До Дальнего шли скучно, и слава богу: в море скука — рабочее состояние. На рейде Дальнего считали дымы: два германца, англичанин, японский угольщик под выгрузкой — здоровенный, новый. Я смотрел на него в бинокль дольше, чем требовала служба. Уголь сюда, в Дальний и на дорогу, шёл японский, с Кюсю, совершенно законно: мы покупали уголь у будущего противника и этой самой выручкой он оплачивал свою судостроительную программу. Об этой арифметике я в записке Лутонину писать не стал: есть выкладки, которых лейтенанту не простят даже на бумаге.
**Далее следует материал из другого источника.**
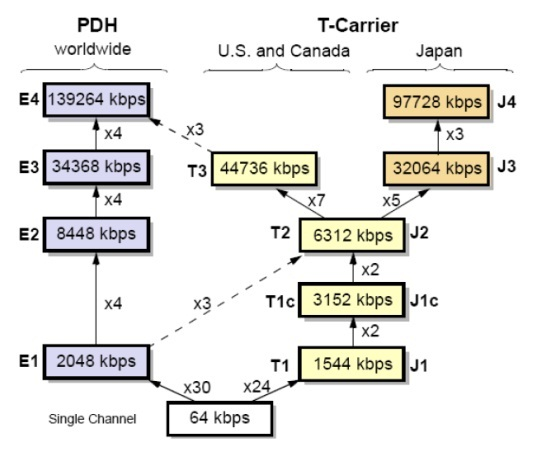 Niveles de PDH

Вахту я принял в восемь. Огарёв остался на мостике — проверять меня, это было нормально и правильно, я бы тоже остался. Час он молчал. Потом начал ронять слова — по одному, как гайки.

— Створ видите?

— Вижу.

— Курс?

— Семьдесят два. До поворота одиннадцать минут, если зыбь не съест.

— Съест полузла, — сказал он и снова замолчал, но уже иначе.

К полудню я знал «Сторожевой» руками: где у него стоит машинный телеграф, туго ходящий на «полный назад», где гнётся под ногой лист настила, как кренится он на циркуляции — глубоко, до воды бортом, с азартом дурного жеребца. Кое-что руки знали и без меня: марининская память тела держала качку грамотно, в коленях. А кое-чему я учился заново и честно: паровая машина — не турбина и не дизель, у неё свой нрав, своя задержка на команду, и кочегары внизу — не кнопка, а шестеро живых людей с лопатами.

К кочегарам я спустился в обед — на минуту, по делу, спросить про пар, — и застрял на четверть часа. Внизу был ад в миниатюре: жар, лязг, угольная пыль столбом в свете единственной лампы, и в этом аду шестеро, голые по пояс, кидали уголь с той экономной, точной злостью, с какой работают люди, знающие цену каждой лопате. Старший, разглядев погоны, заорал сквозь лязг: «Пар держим, вашбродь! На полном — не уроним!» — и в голосе его была гордость мастерового, который знает свою цену. Я кивнул и полез наверх, унося под ватником простую мысль: вот эти шестеро в январе будут держать пар под минами. Чтоб они его держали не зря, наверху кто-то должен успеть подумать. Желательно — до января.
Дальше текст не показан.